Credit: DaytonDailyNews

The Butler County Land Bank might not lose more than $600,000 in state grant funding awarded to demolish vacant and blighted homes after all.

Butler County was awarded $4.3 million in Neighborhood Initiative Program (NIP) monies beginning in 2014 that targeted preventing foreclosures and stabilizing local property values through the demolitions.

Hamilton and Middletown, the county’s two largest cities, had until Dec. 18 to spend $3.2 million.

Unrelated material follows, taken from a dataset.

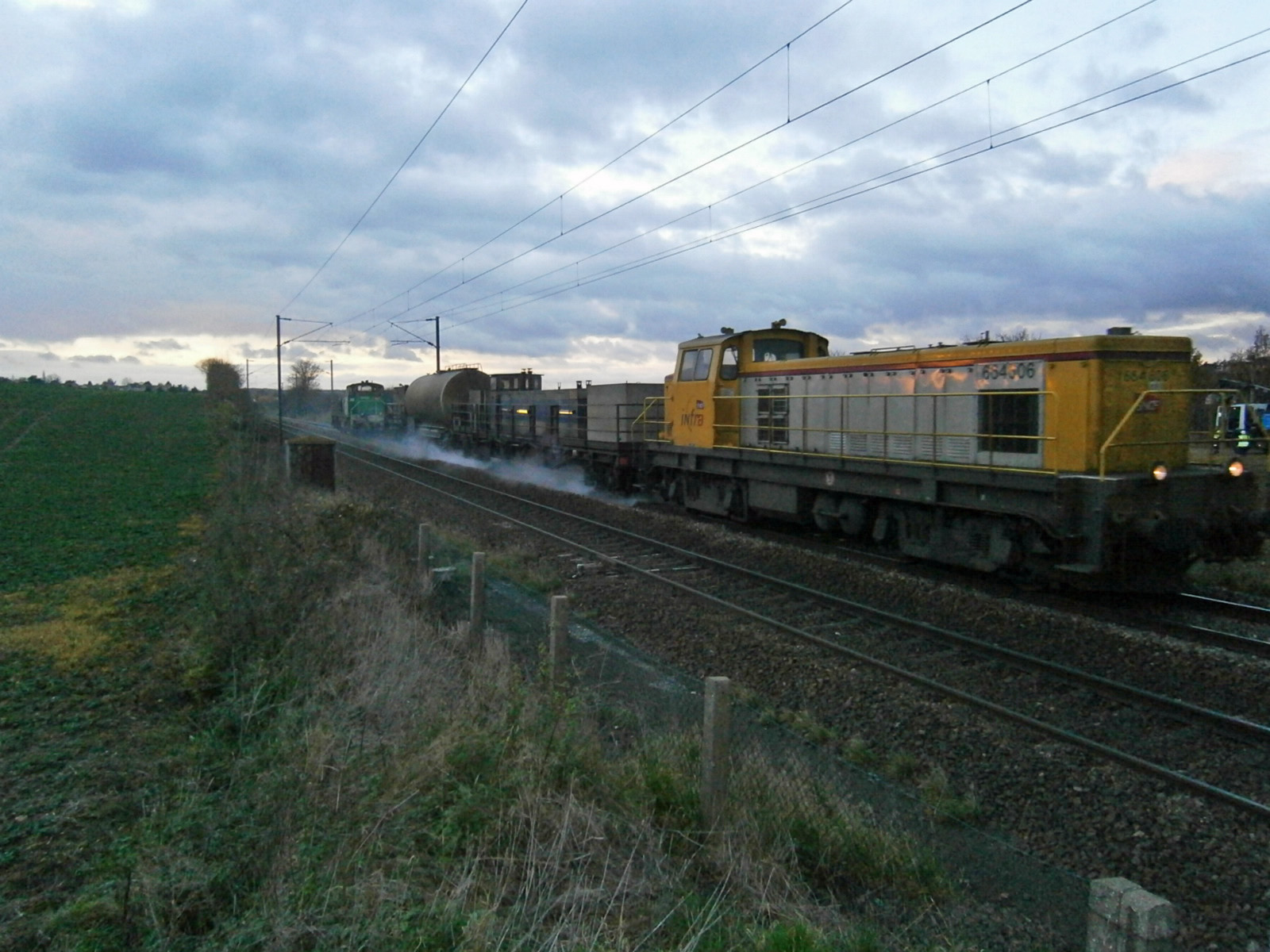 Une BB 64600 et ses wagons nettoyeurs de voies roule sur la ligne de Saint-Cyr à Surdon, à Saint-Germain-de-la-Grange (78).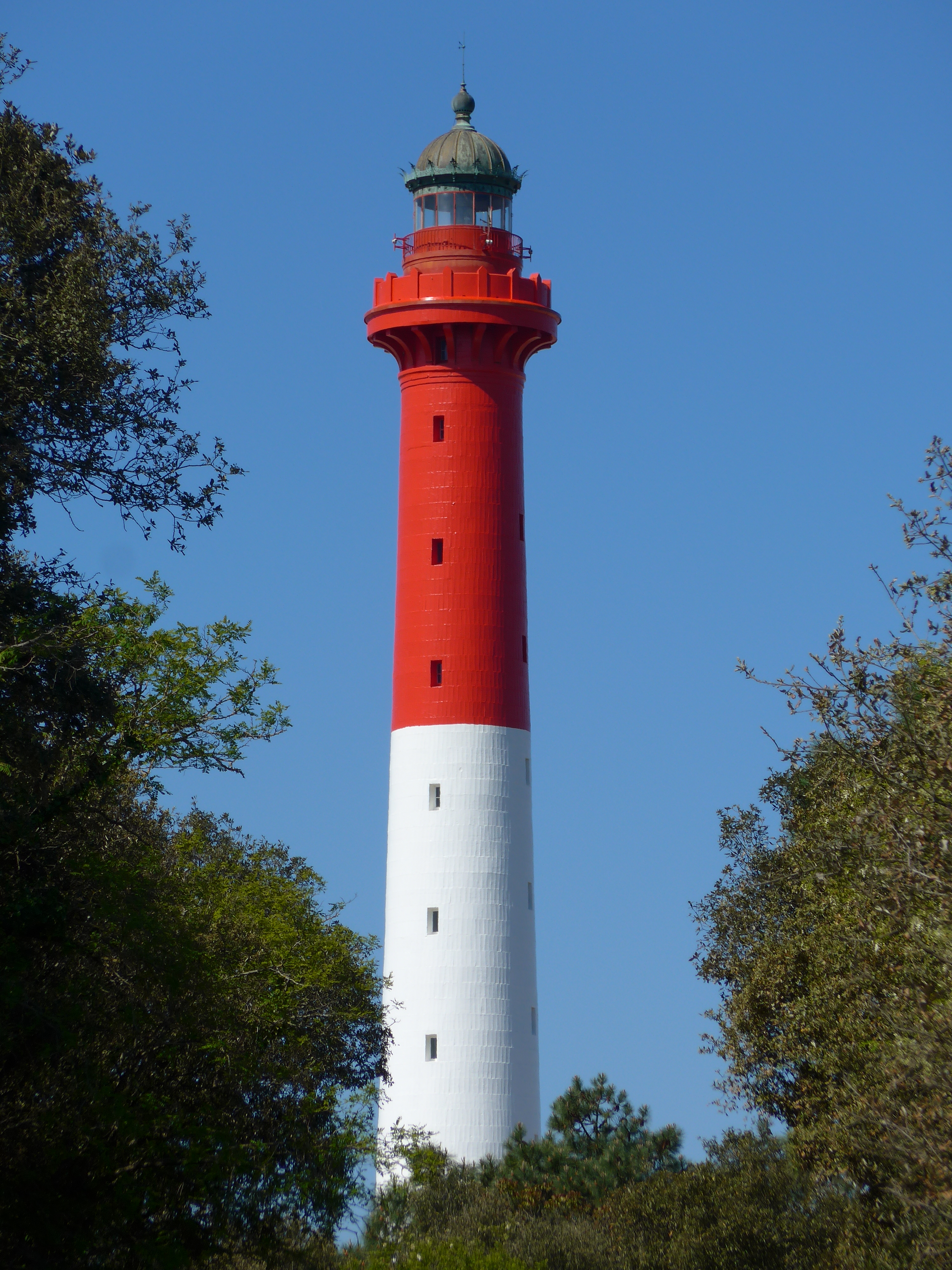 grand beau

Of that, $620,839 was not spent, largely due to a lag in Middletown’s property acquisitions.

Kathy Dudley, community stabilization administrator of the land bank, said a number of land banks didn’t meet the “benchmarks” so there is a pool of unallocated money — including Butler County’s $620,000 — available for the land bank to seek.

RELATED: Why Butler County had to give back $620K awarded to demolish blighted homes

The final deadline to spend the remaining $1 million of the grant money is December, and the land bank has already demolished and been reimbursed for $600,000. Dudley expects the rest of original grant will be spent by June. Then she said they can try to recoup the lost funds. All tolled the county has been reimbursed almost $3.3 million for demolishing 220 properties.

Dudley said she is “feeling comfortable” the land bank won’t be out all the money.

“Given the rate of our reimbursement in the last four months we will be able to tap into the unallocated pool of funds, which is represented in part by the $600,000,” she said. “We will be moving forward with additional demos using that money.”

County Treasurer Nancy Nix, who is president of the land bank board, said Dudley and the two cities have been “racing to beat the clock” identifying vacant, blighted properties so the land bank can get all the reimbursement from the original grant by June and then try to recoup the lost money.

“Once the June hurdle is behind us, we will apply for the unallocated pool of funds that had been returned from land banks across the state, including Butler County’s,” she said. “While we may not be eligible for 100% of what the Butler County Land Bank sent back, we will do everything we can to at least get a great part of it.”

Some land bank officials believed the two cities were equal partners in NIP grant, but as of mid-January Hamilton had acquired, demolished and been reimbursed for 160 properties, while Middletown had done the same for 35.

Middletown City Manager Doug Adkins told the Journal-News when the grant was partially lost his city has been razing ramshackle homes according to the city council’s direction, as part of a plan they are developing to transform the city’s housing stock. He noted the city knocked down more than 500 blighted homes during the Great Recession but that it can’t act on others identified in the grant application.

“The vacant, blighted houses in those neighborhoods are mostly down. The remaining blight in those grant-eligible neighborhoods is with occupied houses, which are not eligible under this grant,” Adkins told the Journal-News. “I fully understand the county’s and the land bank’s concerns in returning grant funds, but Middletown only had so many qualifying properties to work with.”